Confesso igualmente não usar palas nos olhos. Muito pelo contrário. Luto por manter os horizontes bem abertos e arejados; mas tenho as minhas ideias (mais ou menos fixas); admito sempre que as possa mudar, mas admito também que por elas vou lutar.
Tudo isto, vejam bem, para perguntar a mim mesmo como é possível procurar fronteiras, ou outra coisa qualquer, do Direito, num pensador que disse nos seus últimos dias, ter tido “pena de nunca ter falado com juristas”?
Falo-vos de Michel Foucault. A sua obra é enorme. Apesar do seu desaparecimento há mais de vinte anos, é um autor incontornável no estudo do pensamento contemporâneo. Os senhores do CEJ apreciam-no e gostam de saber se os seus futuros alunos leram, por exemplo, o magnifico Vigiar e Punir.
Como por certo reparará o leitor atento estou nitidamente confundido!
O que é que um jurista pode encontrar de útil (conceito vago e indeterminado, este), para alem do puro gozo intelectual, em alguém que sempre desprezou o Direito, nunca se dignou a estuda-lo, nunca o reconheceu como ciência, e perto do seu leito de morte ainda ironiza com o facto de nunca ter tido contacto com juristas?
PSL
1 comentário:
Não é necessário falar com juristas para sentir a lei no corpo.

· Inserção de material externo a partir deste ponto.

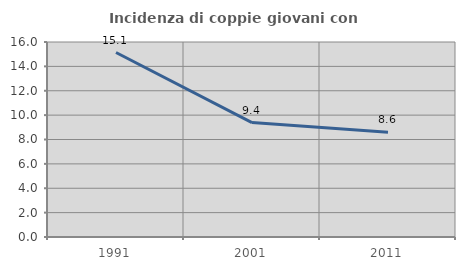
| Category | Incidenza di coppie giovani con figli |
|---|---|
| 1991.0 | 15.138 |
| 2001.0 | 9.39 |
| 2011.0 | 8.59 |
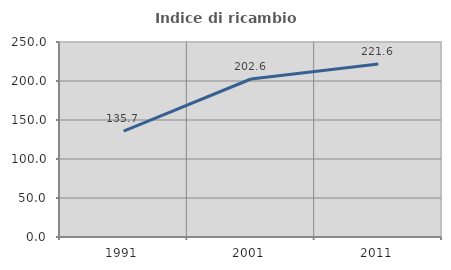
| Category | Indice di ricambio occupazionale  |
|---|---|
| 1991.0 | 135.714 |
| 2001.0 | 202.564 |
| 2011.0 | 221.649 |

Foi isso que Foucault fez: ele estudou os corpos e usou o seu para sentir o poder da lei a trespassá-lo e a marcá-lo.
Não é necessário falar com músicos para sentir a música ou escrever sobre ela. Eu também ouvi professores meus a dizer que a música é uma ciência que pode ser estudada matematicamente. Mas eu não considero a música ciência, da mesma forma que o Direito também não é uma ciência.
Uma ciência, entre outras coisas, tem de conseguir prever fenómenos com grande exactidão. Mesmo a micro-realidade, com todo o seu indeterminismo, pode ser estudada pela ciência e prevista com essa mesma grande - mas não total - exactidão.
As leis são o resultado de um paradigma cultural e histórico. Foucault apenas quis, com o seu pensamento, estudar o poder e o conhecimento pela maneira como estes agem no policiamento dos corpos.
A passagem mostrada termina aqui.